Task details — With pictures left out, output exactly the lines from the line holding "Interior del centro" through the end of the data, both included.

Data segment —
______________________________

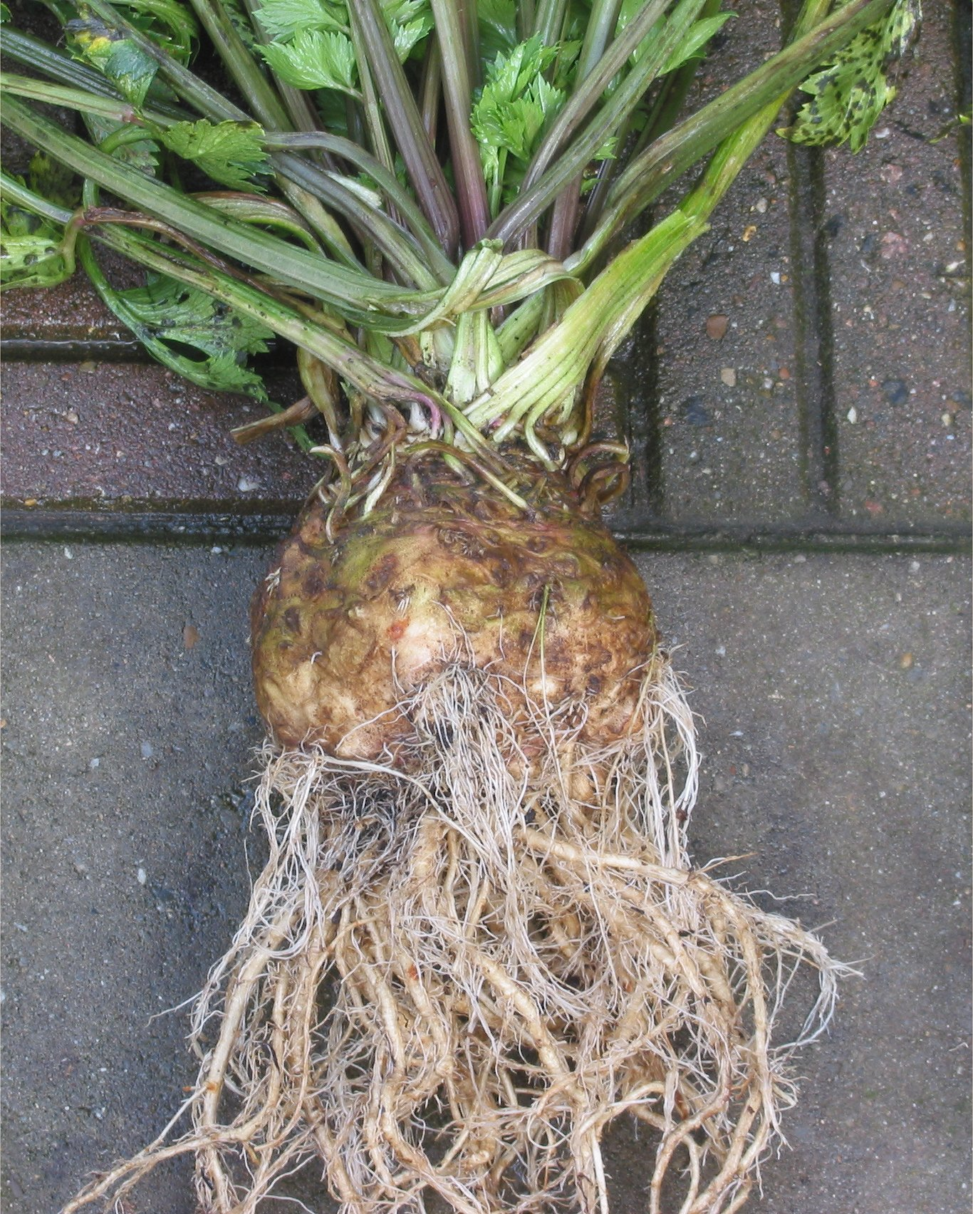 (Knolselderij knol) Apium graveolens var. rapaceum 'Dolvi'
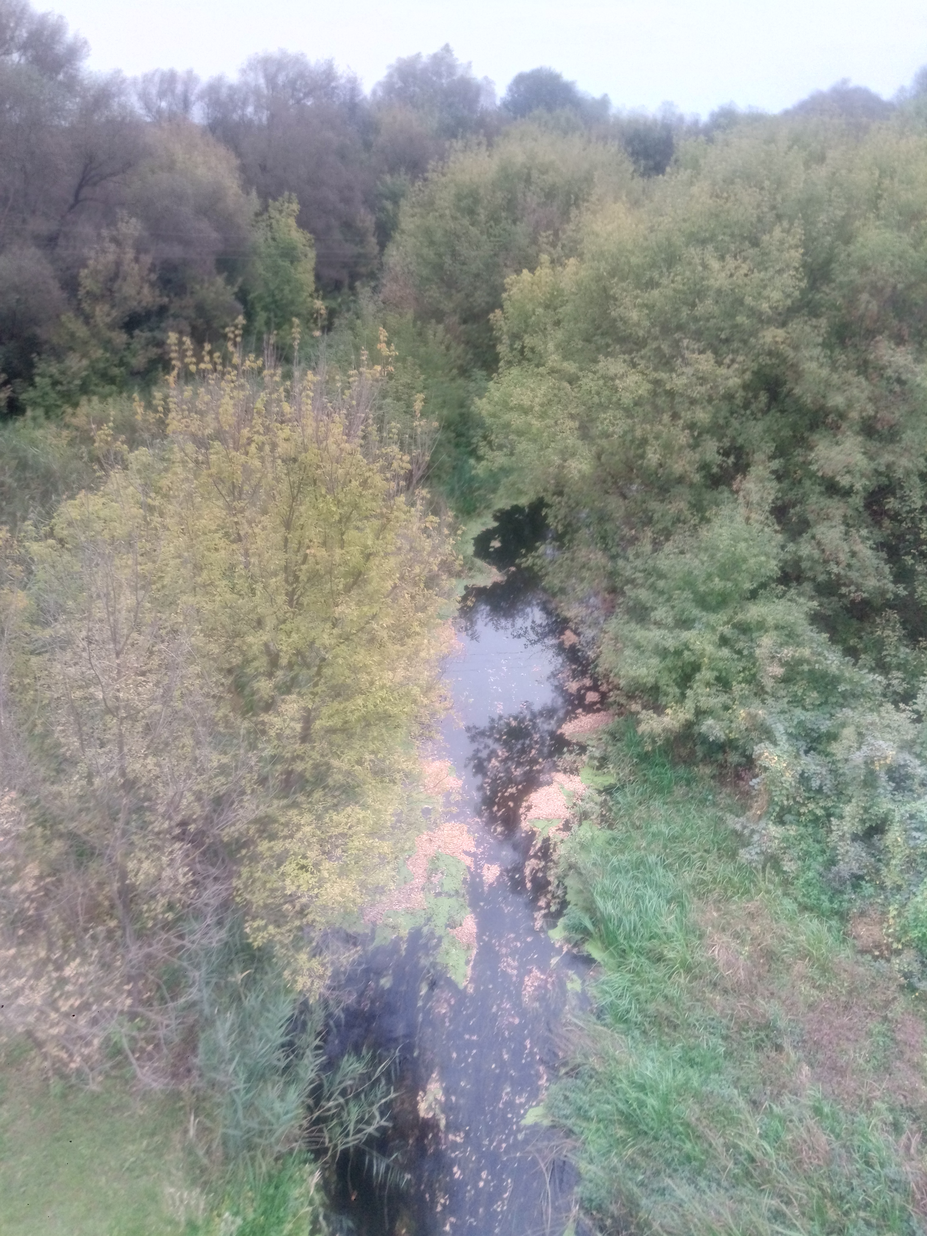 Осередь
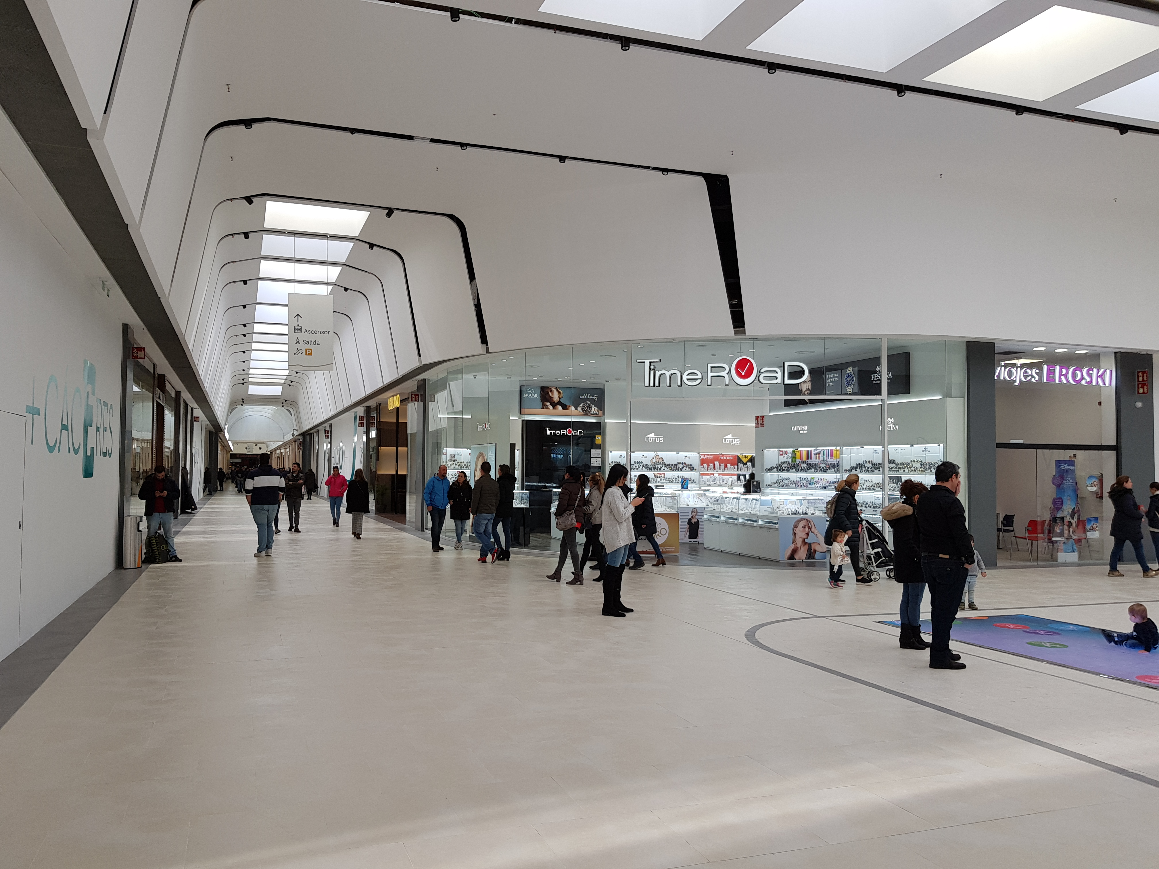 Interior del centro comercial Ruta de la Plata tras la ampliación
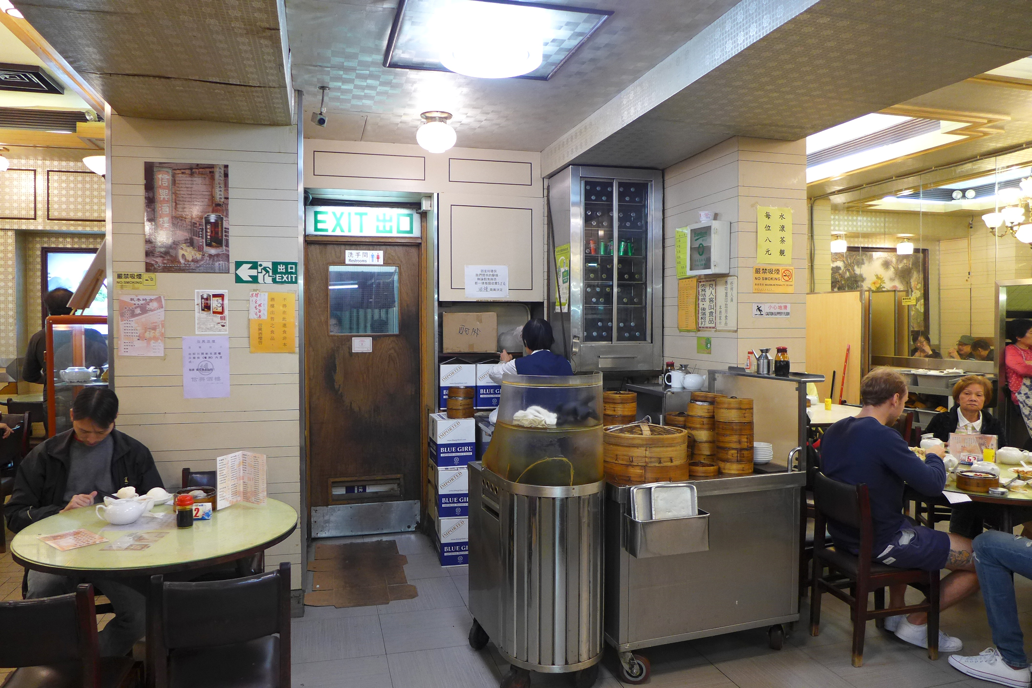 Shun Hing Restaurant Dinsum kiosk

______________________________

Response —
 Interior del centro comercial Ruta de la Plata tras la ampliación
 Shun Hing Restaurant Dinsum kiosk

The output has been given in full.